When the thermistor is applied to temperature detection, the used measuring circuit mostly adopts a bridge circuit to measure, a user applies voltage to the thermistor in the measuring circuit, the voltage passes through the thermistor to generate output voltage, a tester can judge the current resistance value according to the output voltage and estimate the temperature sensed by the thermistor corresponding to the resistance value.
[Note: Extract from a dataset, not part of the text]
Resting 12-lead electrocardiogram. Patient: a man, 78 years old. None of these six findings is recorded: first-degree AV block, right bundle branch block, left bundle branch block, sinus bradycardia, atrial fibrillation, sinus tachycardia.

However, when the thermistor detects temperature, a voltage source needs to be additionally applied to the thermistor to effectively detect temperature, and the resistance value and the temperature change of the thermistor belong to nonlinear changes, so that the temperature range is limited, and the stability of the detected temperature is insufficient. In addition, the thermistor is fragile and generates heat during use, so the applicable range of the thermistor is limited during temperature measurement.
In view of the above, the present invention provides an infrared sensor to overcome the above problems.
Disclosure of Invention
The present invention provides an infrared sensor, wherein a thermal sensing layer can transmit temperature to a thermoelectric layer, so that the thermoelectric layer generates electric energy according to the temperature, and the temperature can be determined according to the change of the electric energy of the thermoelectric layer without external voltage, thereby effectively detecting the infrared temperature.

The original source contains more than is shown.